ECLI:NL:RBDHA:2020:6753
Rechtbank Den Haag
- Voorlopige voorziening
- Rechtspraak.nl
Afwijzing aanvraag urgentieverklaring voor huisvesting in Den Haag
In deze zaak heeft de voorzieningenrechter van de Rechtbank Den Haag op 20 juli 2020 uitspraak gedaan over een verzoek om een voorlopige voorziening van een verzoekster die een urgentieverklaring voor huisvesting had aangevraagd. De aanvraag was door het college van burgemeester en wethouders van Den Haag afgewezen, omdat verzoekster naar een krimpregio zou kunnen verhuizen om haar woningprobleem op te lossen. Verzoekster had eerder aanvragen gedaan die ook waren afgewezen, en had bezwaar gemaakt tegen de laatste afwijzing. Tijdens de zitting op 8 juli 2020 heeft verzoekster haar situatie toegelicht, waarbij zij aanvoerde dat zij in een tijdelijke opvang verblijft en dat haar zoon, die autisme heeft, een stabiele omgeving nodig heeft.

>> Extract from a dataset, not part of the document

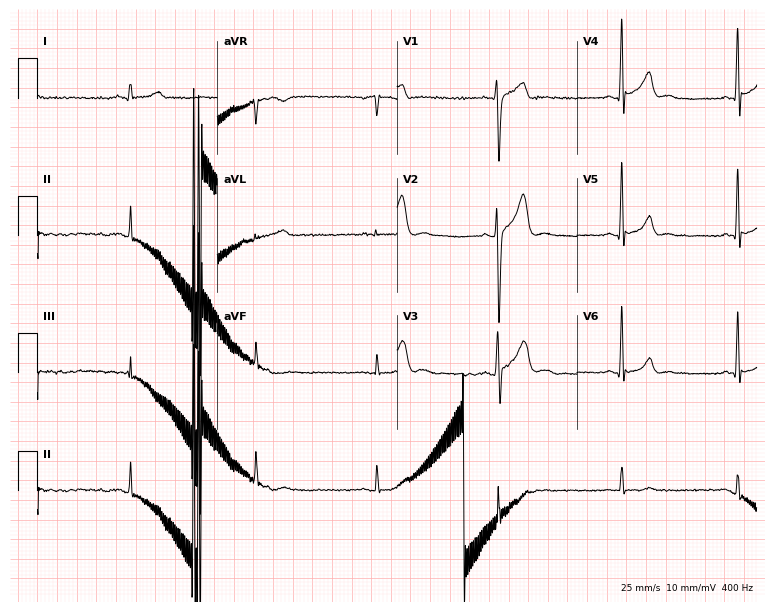
12-lead ECG from a 29-year-old male. Screened for six findings — first-degree AV block, right bundle branch block, left bundle branch block, sinus bradycardia, atrial fibrillation, sinus tachycardia — none is recorded. Other findings, if any, are not listed.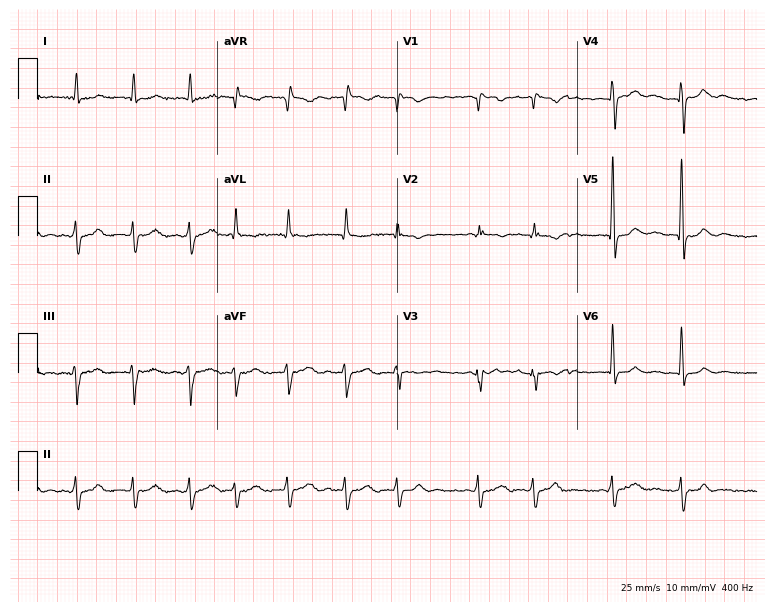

De voorzieningenrechter heeft overwogen dat de afwijzing van de urgentieverklaring op goede gronden was gebaseerd. Verweerder had terecht gesteld dat verzoekster het huisvestingsprobleem redelijkerwijs op een andere wijze kon oplossen, bijvoorbeeld door te verhuizen naar een krimpregio waar minder druk op de woningmarkt is. De voorzieningenrechter oordeelde dat verzoekster niet voldoende had aangetoond dat het voor haar niet mogelijk was om buiten Den Haag een woning te vinden. Ook werd opgemerkt dat de zorg voor haar zoon niet medisch noodzakelijk was in de omgeving van Den Haag, en dat verzoekster zelf verantwoordelijk was voor het zoeken naar een oplossing voor haar huisvestingsprobleem.
Uiteindelijk heeft de voorzieningenrechter het verzoek om een voorlopige voorziening afgewezen, met de conclusie dat er geen aanleiding was om de hardheidsclausule toe te passen. De uitspraak werd gedaan in aanwezigheid van de griffier, en er werd opgemerkt dat er geen rechtsmiddel openstond tegen deze uitspraak.